そうだ、ナディアみよう。1ヶ月前ふと思い立ち「ふしぎの海のナディア」を毎日1話から2話ずつみていました。おもしろすぎて、日によっては1日3話みることもあったりして。放送当時はごめんなさい、ナディアたちが忍者みたいに走ってる感じにビデオテープを早送りしてしまっていたエンディング映像も、いまは染み入るものがあって。森川美穂さんの歌声に聞き入りつつ、そうだよな、この当時の作画スタッフってこんなに少人数だったんだよなあ。なんて思いつつ、スタッフクレジットを読んだりしていました。

そんなふうにしていると、シリーズ中盤くらいまで、いわゆる演出家のかたではなく、アニメーターのかたが「絵コンテ」または「演出」、あるいは両方に配されている回がしばしばあることに気づいて。モチはモチ屋という感じに、作業の担当区分が細分化されているアニメの現場では、これはなかなかにめずらしい布陣であったりします。

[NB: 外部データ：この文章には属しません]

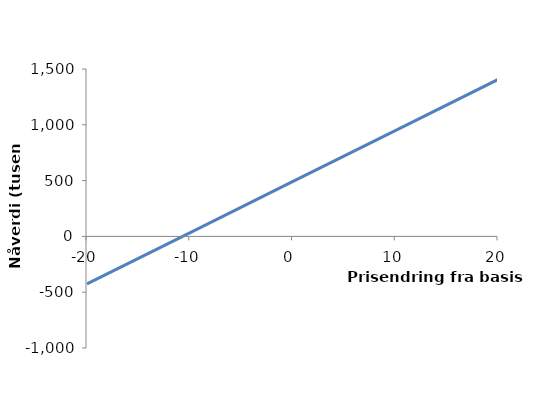
| Category | Endring fra basis |
|---|---|
| -20.0 | -425.653 |
| -10.0 | 32.318 |
| 0.0 | 490.289 |
| 10.0 | 948.259 |
| 20.0 | 1406.23 |

だいぶざっくりと、画づくりのことだけいうと、「絵コンテ」では構図を決める作業が、「演出」では、それを元にアニメーターのかたが描いたレイアウトが問題なければそのままGOサインを出し、方向性が違っていたら紙を載せて軌道修正する、という作業があるのですが、それらを絵のうまいアニメーターのかたが担当するということは、プランニングの段階でも、途中の段階でも、絵ぢからが大きく画面構成に影響するということでもあり。わかりやすくいうと、完成画面がビシッとキマッた構図になる確率がすごく高まる、ということになります。

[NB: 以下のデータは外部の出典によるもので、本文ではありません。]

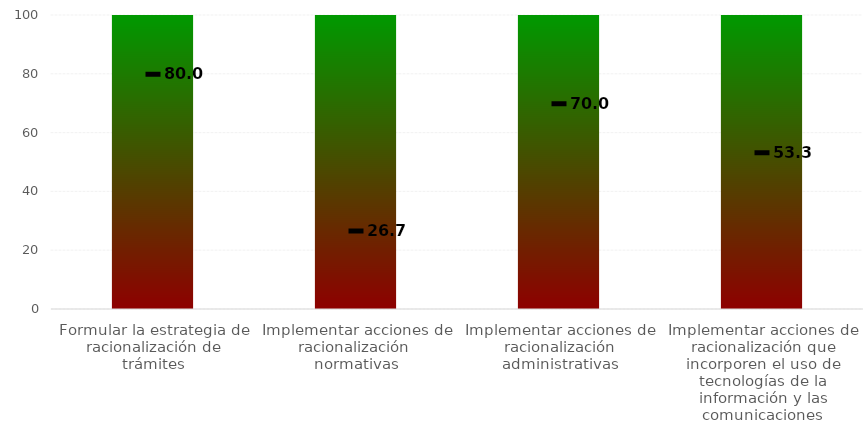
| Category | Niveles |
|---|---|
| Formular la estrategia de racionalización de trámites | 100 |
| Implementar acciones de racionalización  normativas | 100 |
| Implementar acciones de racionalización administrativas | 100 |
| Implementar acciones de racionalización que incorporen el uso de tecnologías de la información y las comunicaciones | 100 |

まだ物語の序奏段階ということもあり、第8回くらいまでの「ナディア」には、これまでそれほど思い入れがなかったのですが、その時期はまさにそのアニメーターのかたがたが絵コンテや演出を担当されている回ばかりで。大人になって、というか実際に演出チェックを受けたりしながら画面をつくる仕事をするようになって再見してみたら、その内容の豊かさや、画面の緊張感、何より、こういう画面にしたい!という意志が、すごく心に響いてきて。

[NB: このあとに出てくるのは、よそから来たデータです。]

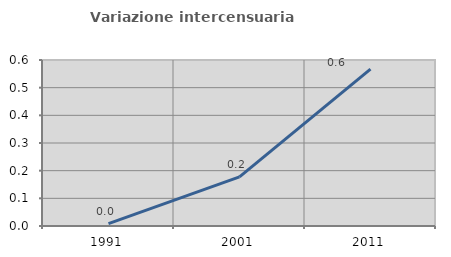
| Category | Variazione intercensuaria annua |
|---|---|
| 1991.0 | 0.009 |
| 2001.0 | 0.177 |
| 2011.0 | 0.567 |

第2回では、何もない長いながい道を、飛行機の滑走路にする、という場面があるのですが、その長い道も、道です、という説明にとどまらない、ちょっと抒情的な、雰囲気のある絵で。おそらく、ほかのカットで人物の後ろにちょこっと映る森なんかも、ちょっといい感じになっているのでしょう。現在開催中の「ふしぎの海のナディア展」では、この長いながい道の背景美術も展示されていて、嬉しかったです。

それにしてもこのシリーズ、当時の制作体制と作業人数、スケジュール感でどうやってコレ成立させていたのだろう?というのがふしぎになる映像ばかり。動画以降の作業行程は海外スタッフが担当されていたということで、ロングショットの絵など、本来の意図がぼやけてしまっている部分もなくもないにしても、その誤差を差し引いても絵ぢからのつよい絵ばかりで。勢いで全39回を駆け抜けてしまったものの、どうすればいいの?と、思うくらいにまだまだ胸の奥はもどかしくて。これからも折にふれてこのシリーズを追いかけてゆくことになりそうです。空ゆく飛行機を追う、少年少女みたいな気持ちで。